I would like the lines below, from the one with "sample: Glomerulus" through the one with "sample: Parapodia", copied exactly and without any pictures.

• _Data records_:
───

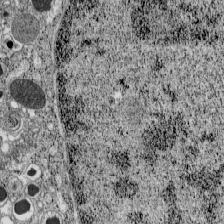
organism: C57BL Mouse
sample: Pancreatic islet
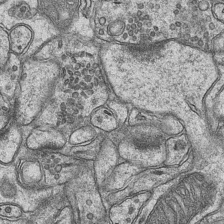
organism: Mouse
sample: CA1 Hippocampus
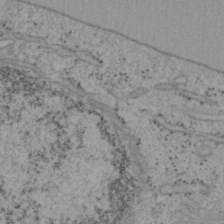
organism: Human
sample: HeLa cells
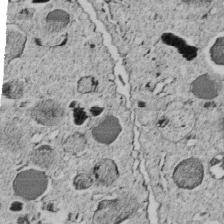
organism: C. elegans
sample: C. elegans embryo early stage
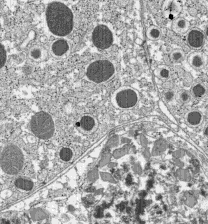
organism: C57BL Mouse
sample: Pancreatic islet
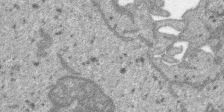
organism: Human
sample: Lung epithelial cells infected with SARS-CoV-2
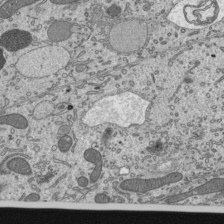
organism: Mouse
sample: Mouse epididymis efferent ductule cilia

───

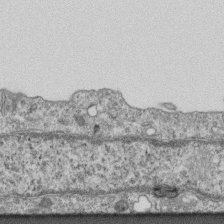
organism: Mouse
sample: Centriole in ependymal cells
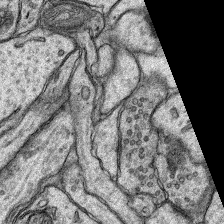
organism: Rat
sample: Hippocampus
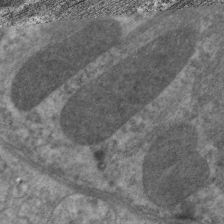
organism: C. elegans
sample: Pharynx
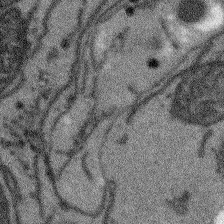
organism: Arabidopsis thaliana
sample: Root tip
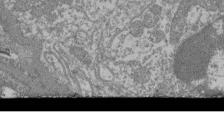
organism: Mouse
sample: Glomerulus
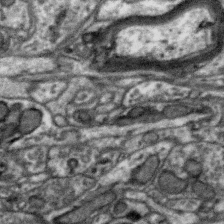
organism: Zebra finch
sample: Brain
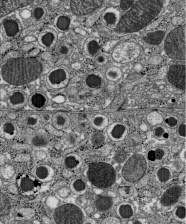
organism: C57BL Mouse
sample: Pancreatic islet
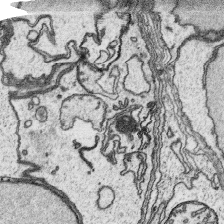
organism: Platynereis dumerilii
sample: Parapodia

───

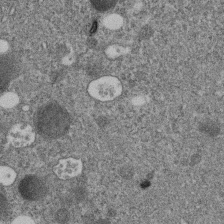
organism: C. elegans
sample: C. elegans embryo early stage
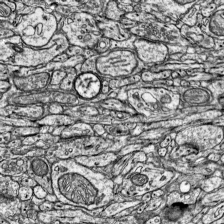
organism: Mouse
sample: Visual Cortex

───

• _Response box_:
sample: Glomerulus
organism: Zebra finch
sample: Brain
organism: C57BL Mouse
sample: Pancreatic islet
organism: Platynereis dumerilii
sample: Parapodia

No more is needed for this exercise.